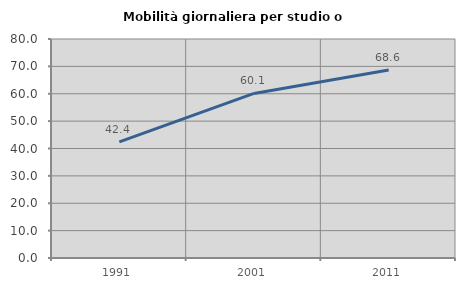
| Category | Mobilità giornaliera per studio o lavoro |
|---|---|
| 1991.0 | 42.4 |
| 2001.0 | 60.123 |
| 2011.0 | 68.639 |
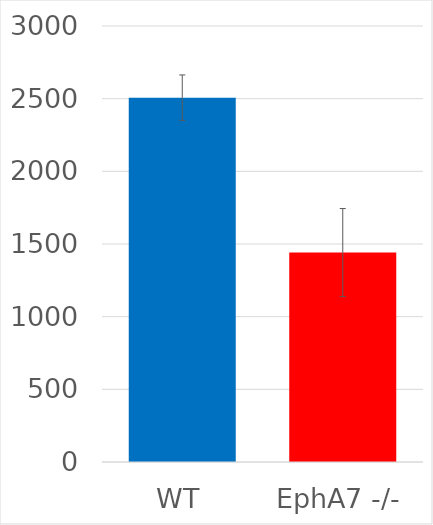
| Category | WT EphA7 -/- |
|---|---|
| WT | 2507 |
| EphA7 -/- | 1441 |
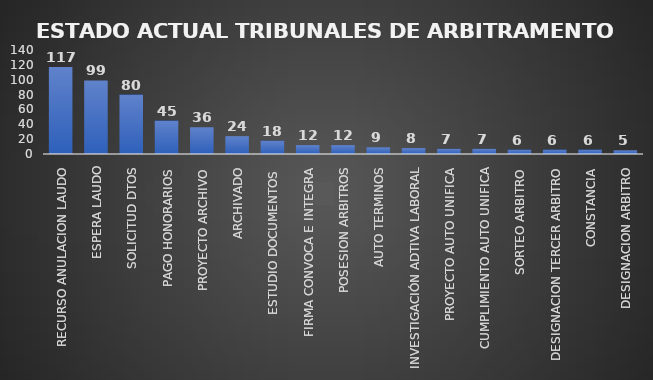
| Category | CANTIDAD | % |
|---|---|---|
| RECURSO ANULACION LAUDO | 117 | 0.246 |
| ESPERA LAUDO | 99 | 0.182 |
| SOLICITUD DTOS | 80 | 0.149 |
| PAGO HONORARIOS | 45 | 0.073 |
| PROYECTO ARCHIVO | 36 | 0.084 |
| ARCHIVADO | 24 | 0.044 |
| ESTUDIO DOCUMENTOS  | 18 | 0.04 |
| FIRMA CONVOCA E INTEGRA | 12 | 0.021 |
| POSESION ARBITROS | 12 | 0.021 |
| AUTO TERMINOS | 9 | 0.025 |
| INVESTIGACIÓN ADTIVA LABORAL | 8 | 0.014 |
| PROYECTO AUTO UNIFICA | 7 | 0.009 |
| CUMPLIMIENTO AUTO UNIFICA | 7 | 0.014 |
| SORTEO ARBITRO | 6 | 0.011 |
| DESIGNACION TERCER ARBITRO | 6 | 0.016 |
| CONSTANCIA | 6 | 0.015 |
| DESIGNACION ARBITRO | 5 | 0.012 |
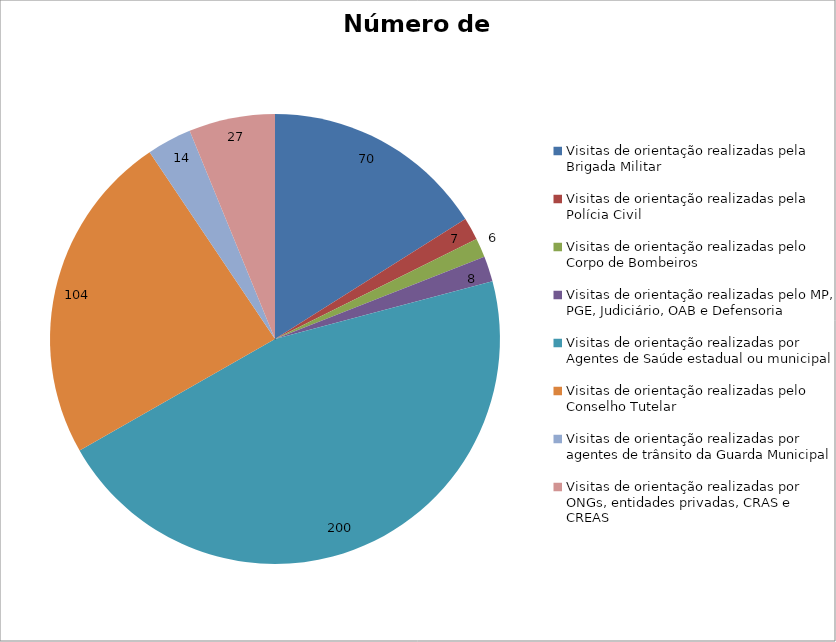
| Category | Número de Ações |
|---|---|
| Visitas de orientação realizadas pela Brigada Militar | 70 |
| Visitas de orientação realizadas pela Polícia Civil | 7 |
| Visitas de orientação realizadas pelo Corpo de Bombeiros | 6 |
| Visitas de orientação realizadas pelo MP, PGE, Judiciário, OAB e Defensoria | 8 |
| Visitas de orientação realizadas por Agentes de Saúde estadual ou municipal | 200 |
| Visitas de orientação realizadas pelo Conselho Tutelar | 104 |
| Visitas de orientação realizadas por agentes de trânsito da Guarda Municipal | 14 |
| Visitas de orientação realizadas por ONGs, entidades privadas, CRAS e CREAS | 27 |
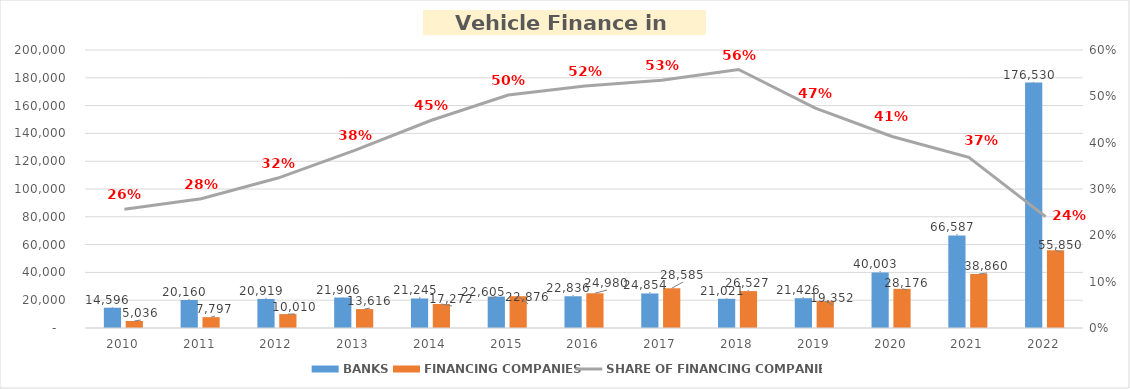
| Category | BANKS | FINANCING COMPANIES |
|---|---|---|
| 2010 | 14595.746 | 5035.89 |
| 2011 | 20160.143 | 7796.854 |
| 2012 | 20919.143 | 10009.755 |
| 2013 | 21905.99 | 13616.036 |
| 2014 | 21244.953 | 17271.844 |
| 2015 | 22605.033 | 22875.563 |
| 2016 | 22835.961 | 24980.231 |
| 2017 | 24853.571 | 28584.938 |
| 2018 | 21021.01 | 26527.133 |
| 2019 | 21426.278 | 19352.327 |
| 2020 | 40002.964 | 28176.3 |
| 2021 | 66586.576 | 38860.099 |
| 2022 | 176530.067 | 55850.334 |
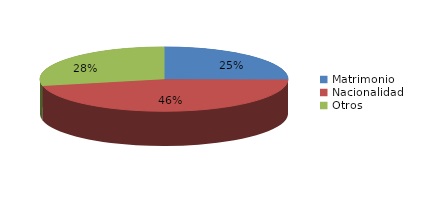
| Category | Series 0 |
|---|---|
| Matrimonio | 1475 |
| Nacionalidad | 2711 |
| Otros | 1661 |
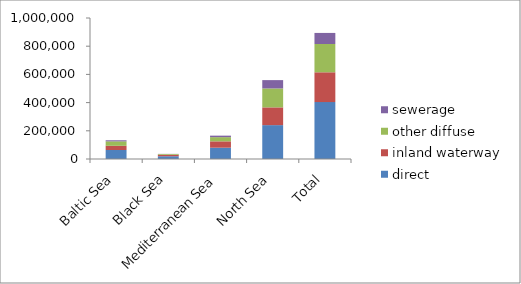
| Category | direct | inland waterway | other diffuse | sewerage |
|---|---|---|---|---|
| Baltic Sea | 63766.25 | 29739 | 31717.75 | 7626.25 |
| Black Sea | 19546.5 | 10535.75 | 5202.5 | 880.25 |
| Mediterranean Sea | 80232 | 45024.75 | 29686 | 10668.75 |
| North Sea | 240236.75 | 125896.75 | 134188.5 | 59154.5 |
| Total | 403781.5 | 211196.25 | 200794.75 | 78329.75 |
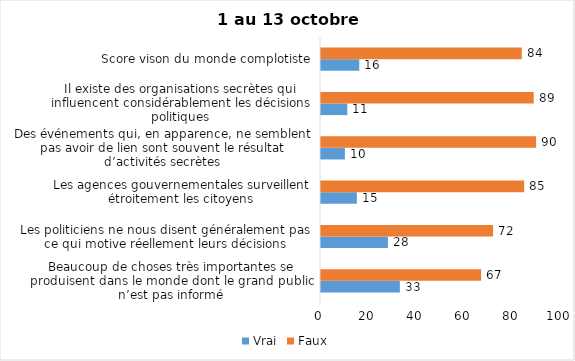
| Category | Vrai | Faux |
|---|---|---|
| Beaucoup de choses très importantes se produisent dans le monde dont le grand public n’est pas informé | 33 | 67 |
| Les politiciens ne nous disent généralement pas ce qui motive réellement leurs décisions | 28 | 72 |
| Les agences gouvernementales surveillent étroitement les citoyens | 15 | 85 |
| Des événements qui, en apparence, ne semblent pas avoir de lien sont souvent le résultat d’activités secrètes | 10 | 90 |
| Il existe des organisations secrètes qui influencent considérablement les décisions politiques | 11 | 89 |
| Score vison du monde complotiste | 16 | 84 |
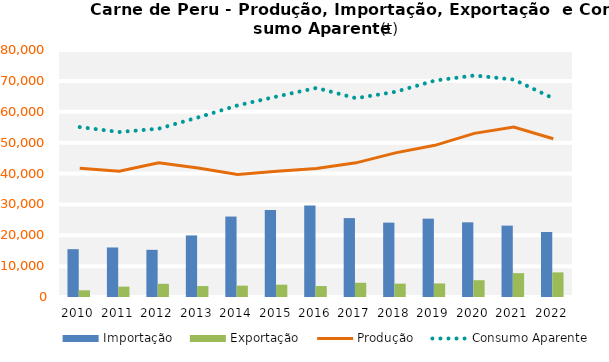
| Category | Importação | Exportação |
|---|---|---|
| 0 | 15493.337 | 2174.986 |
| 1 | 16041.72 | 3353.061 |
| 2 | 15277.635 | 4269.772 |
| 3 | 19944.059 | 3546.823 |
| 4 | 26053.496 | 3677.021 |
| 5 | 28196.242 | 3989.562 |
| 6 | 29657.221 | 3551.641 |
| 7 | 25553.862 | 4609.036 |
| 8 | 24088.437 | 4329.278 |
| 9 | 25375.971 | 4397.425 |
| 10 | 24187.606 | 5437.663 |
| 11 | 23118.384 | 7728.582 |
| 12 | 21064.836 | 7971.241 |
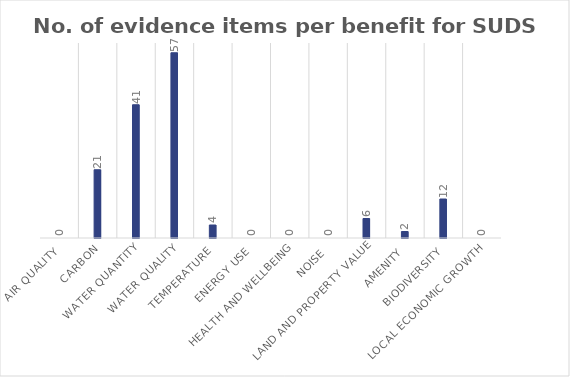
| Category | No. of evidence items |
|---|---|
| Air quality | 0 |
| Carbon | 21 |
| Water quantity | 41 |
| Water quality | 57 |
| Temperature | 4 |
| Energy use | 0 |
| Health and wellbeing | 0 |
| Noise | 0 |
| Land and property value | 6 |
| Amenity | 2 |
| Biodiversity | 12 |
| Local economic growth | 0 |
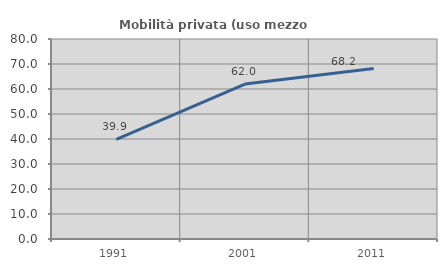
| Category | Mobilità privata (uso mezzo privato) |
|---|---|
| 1991.0 | 39.888 |
| 2001.0 | 61.97 |
| 2011.0 | 68.219 |
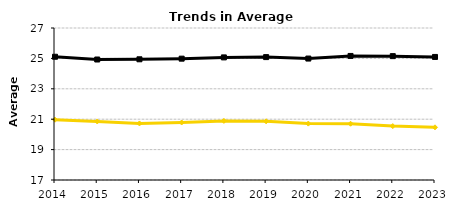
| Category |  Undergraduate  |  Graduate |
|---|---|---|
| 2014.0 | 20.967 | 25.108 |
| 2015.0 | 20.852 | 24.927 |
| 2016.0 | 20.721 | 24.941 |
| 2017.0 | 20.783 | 24.982 |
| 2018.0 | 20.889 | 25.066 |
| 2019.0 | 20.861 | 25.085 |
| 2020.0 | 20.711 | 24.989 |
| 2021.0 | 20.703 | 25.161 |
| 2022.0 | 20.546 | 25.149 |
| 2023.0 | 20.465 | 25.095 |
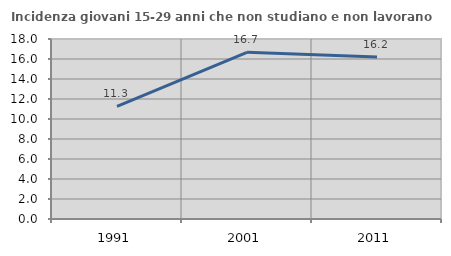
| Category | Incidenza giovani 15-29 anni che non studiano e non lavorano  |
|---|---|
| 1991.0 | 11.268 |
| 2001.0 | 16.667 |
| 2011.0 | 16.197 |
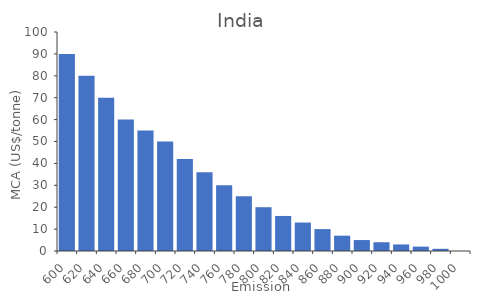
| Category | TCA (million $) |
|---|---|
| 600.0 | 90 |
| 620.0 | 80 |
| 640.0 | 70 |
| 660.0 | 60 |
| 680.0 | 55 |
| 700.0 | 50 |
| 720.0 | 42 |
| 740.0 | 36 |
| 760.0 | 30 |
| 780.0 | 25 |
| 800.0 | 20 |
| 820.0 | 16 |
| 840.0 | 13 |
| 860.0 | 10 |
| 880.0 | 7 |
| 900.0 | 5 |
| 920.0 | 4 |
| 940.0 | 3 |
| 960.0 | 2 |
| 980.0 | 1 |
| 1000.0 | 0 |
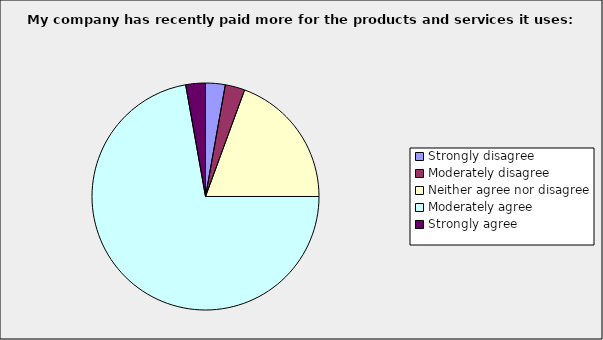
| Category | Series 0 |
|---|---|
| Strongly disagree | 0.028 |
| Moderately disagree | 0.028 |
| Neither agree nor disagree | 0.194 |
| Moderately agree | 0.722 |
| Strongly agree | 0.028 |
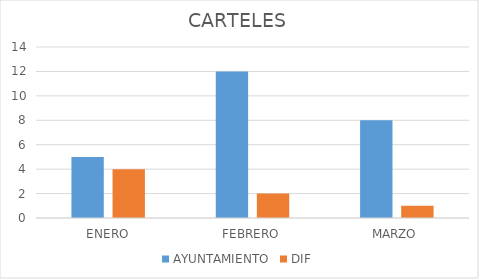
| Category | AYUNTAMIENTO | DIF |
|---|---|---|
| ENERO | 5 | 4 |
| FEBRERO | 12 | 2 |
| MARZO | 8 | 1 |
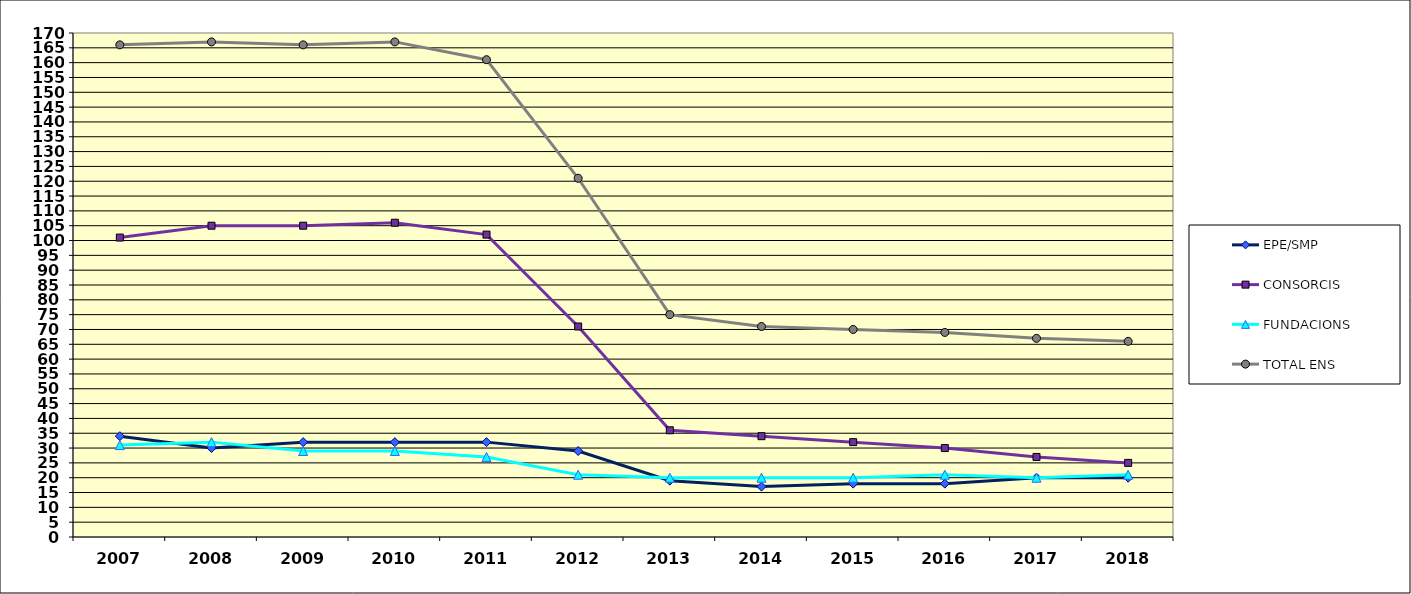
| Category | EPE/SMP | CONSORCIS | FUNDACIONS | TOTAL ENS |
|---|---|---|---|---|
| 2007.0 | 34 | 101 | 31 | 166 |
| 2008.0 | 30 | 105 | 32 | 167 |
| 2009.0 | 32 | 105 | 29 | 166 |
| 2010.0 | 32 | 106 | 29 | 167 |
| 2011.0 | 32 | 102 | 27 | 161 |
| 2012.0 | 29 | 71 | 21 | 121 |
| 2013.0 | 19 | 36 | 20 | 75 |
| 2014.0 | 17 | 34 | 20 | 71 |
| 2015.0 | 18 | 32 | 20 | 70 |
| 2016.0 | 18 | 30 | 21 | 69 |
| 2017.0 | 20 | 27 | 20 | 67 |
| 2018.0 | 20 | 25 | 21 | 66 |

☆ ☆ ☆ ☆ ☆

Answer with one number: how many lines of the entries above include the word "décisions".

* _Solution to this task_: 2